那魔尊問起來怎麼認識的,為何認識,是不是一夥的?
她怎麼解釋自己和五個前夫的複雜關係?
說不認識?
可她現在擺明是來求情的,不認識你求個鬼的情?
電光火石間。
她擠出一個比哭還難看的笑,指著夜滄溟故作驚訝:“哎呀,尊主,這個人長得和您好像啊,簡直是一個模子刻出來的,奴婢就是好奇跟過來看看。真想不到這世上居然有和尊主長得您如此相像之人,真是……真是緣分吶,哈哈哈……”
她笑的臉都僵了,連自己都覺得尷尬。
尷尬的腳趾都能摳出三室一廳了。
鳳無咎似笑非笑地看著她,那眼神彷彿能將她心底的小心思看穿,“哦?僅僅是好奇?”
她忙不迭點頭,腦袋點得像小雞啄米,“對對對,就是好奇,尊主您神威蓋世,奴婢哪敢有其他心思。”
“好奇?”
鳳無咎尾音微揚,暗金色的眸子在楚玉瑤和夜滄溟幾人之間打了個轉。
指尖那縷恐怖的毀滅氣息非但沒散,反而更凝實了幾分,“本尊的東西,也是你能好奇的?”

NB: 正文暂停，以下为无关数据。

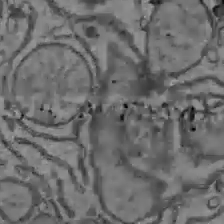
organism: C57BL Mouse
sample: Liver

楚玉瑤心中一嚇,後背唰唰唰的冒冷汗,腦子轉得比陀螺還快。
眼看著求情是沒戲了。
她心一橫,眼一閉,脫口而出:“尊主明鑑,奴婢是覺得……覺得這幾人雖然冒犯了尊主,但就這麼捏死了,實在有點……有點浪費。”
“浪費?”
鳳無咎挑眉,像是聽到了甚麼有趣的詞。
“對,就是浪費。”
她豁出去了,小臉堆著諂媚又誠懇到極致笑,手指一一劃過被定格的五個前夫,“尊主您看,這幾個人雖然修為低微,長得也……也就勉勉強強。但好在四肢健全,五官也沒缺零件。殺了多可惜?不如帶回魔宮,廢物利用一下?”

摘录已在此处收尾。